After only a few years of offering them, the Island County Auditor's Office is now sending the majority of county voters mail-in ballots.

For the Nov. 5 election, said Auditor Suzanne Sinclair, 22,000 of Island County's 40,000 voters received mail-in ballots. Her office already has about 7,400 of them back, ready to be counted on election night.

So when actual, election-day polling places open up Tuesday, there will not be nearly the number of voters punching ballot cards as in the past. That, Sinclair said, is fine by her, since voter turnout with mail-in ballots has proven to be far higher than at the polls. In recent elections, 80 to 85 percent of those receiving mail-in ballots sent them back to be counted.

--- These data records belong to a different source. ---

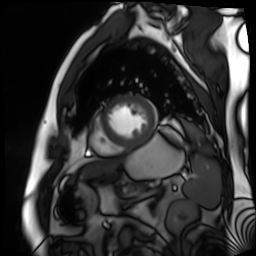
Case summary: Cardiac MR image of the myocardium. Subject cohort: cardiac patient.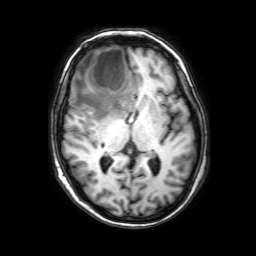
{
  "modality": {
    "type": "brain MRI",
    "field_strength": "3T"
  },
  "series": "3D T1-weighted with SENSE",
  "study_topic": "ring-enhancing brain masses"
}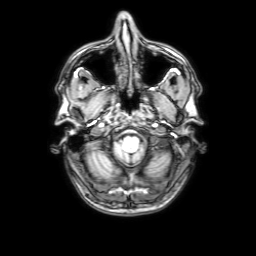
{
  "modality": {
    "type": "brain MRI",
    "field_strength": "3T"
  },
  "study_topic": "ring-enhancing brain masses"
}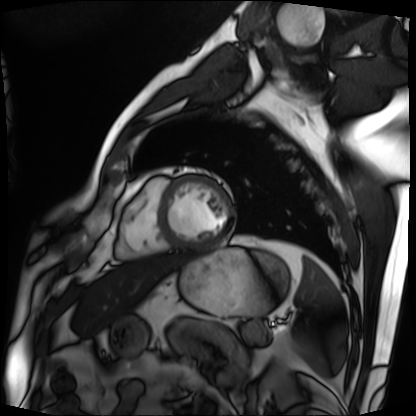
modality = cardiac MRI; subject group = patient.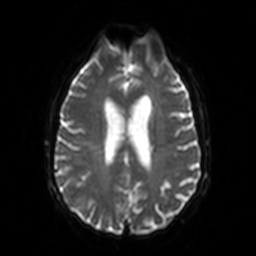
Summary:
3 Tesla brain MRI. Series: diffusion-weighted imaging. Study: ring-enhancing brain masses.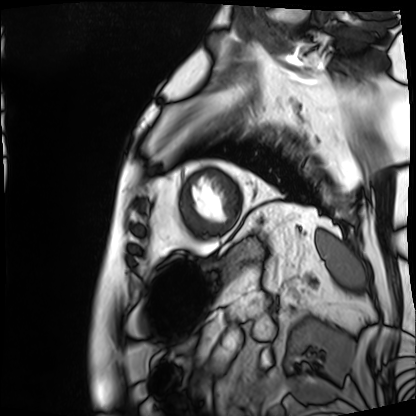
Cardiac MRI.
Subject group: patient.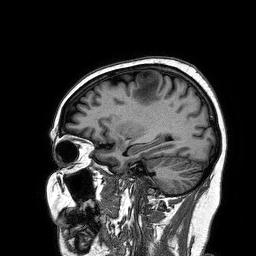
<case>
  <modality>
    <type>brain MRI</type>
    <field_strength>3T</field_strength>
  </modality>
  <series>3D T1-weighted turbo field echo</series>
  <study_topic>ring-enhancing brain masses</study_topic>
</case>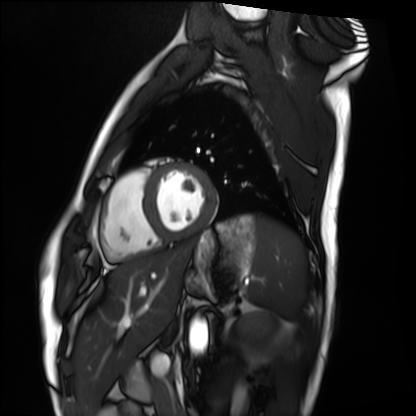
modality: cardiac MRI
subject group: healthy volunteer

As the number of mail-in voters grow, so do their precincts. For this election season, the county will have a dozen mail-only precincts, five of which are on South Whidbey. Voters in those precincts could have voted as early as three weeks ago, when the first ballots began showing up in mail boxes.

At the same time, election-day polling places are being consolidated. Turnouts at some are so low, it is not efficient to keep them open, Sinclair said. One precinct near Oak Harbor, she said, attracted only two people -- a husband and wife -- in the last election.

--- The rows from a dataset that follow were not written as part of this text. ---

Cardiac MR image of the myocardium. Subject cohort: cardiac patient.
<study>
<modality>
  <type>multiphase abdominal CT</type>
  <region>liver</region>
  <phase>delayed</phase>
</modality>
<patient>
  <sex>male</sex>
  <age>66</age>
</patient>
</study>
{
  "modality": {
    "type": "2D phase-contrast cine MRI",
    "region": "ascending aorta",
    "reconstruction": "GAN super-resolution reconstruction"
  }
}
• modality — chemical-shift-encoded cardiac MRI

Still, even as these precincts shrink, Sinclair said she does not see a day when election-day polling places disappear.

"I'd like everybody to have a choice," she said.

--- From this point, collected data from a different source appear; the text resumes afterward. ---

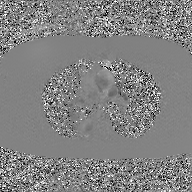
<case>
<modality>
  <type>2D phase-contrast cine MRI</type>
  <region>ascending aorta</region>
  <reconstruction>GAN super-resolution reconstruction</reconstruction>
</modality>
</case>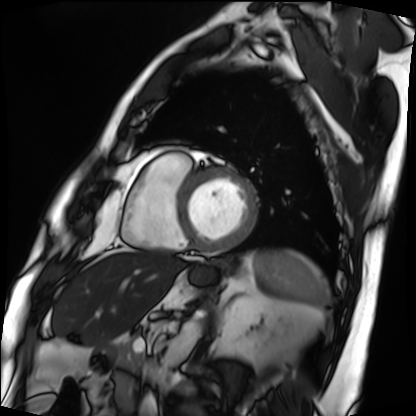
modality = cardiac MRI; subject group = patient.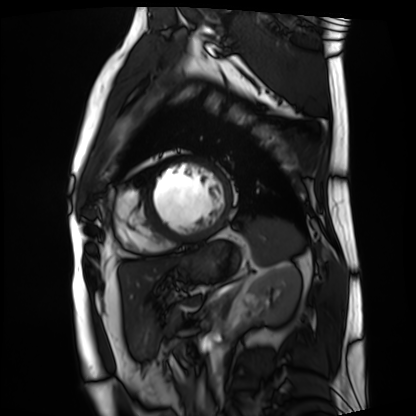
* modality — cardiac MRI
* subject group — patient

For Tuesday's election, polls all over the county will open at 7 a.m. and will remain open until 8 p.m. Sinclair said her office will be posting early results on its Web site by 9 p.m. on election day. The address for the Web site is www.islandcounty.net/auditor.

For those who prefer to get their election results live and in person, the auditor's office will be open election night as the ballots are counted.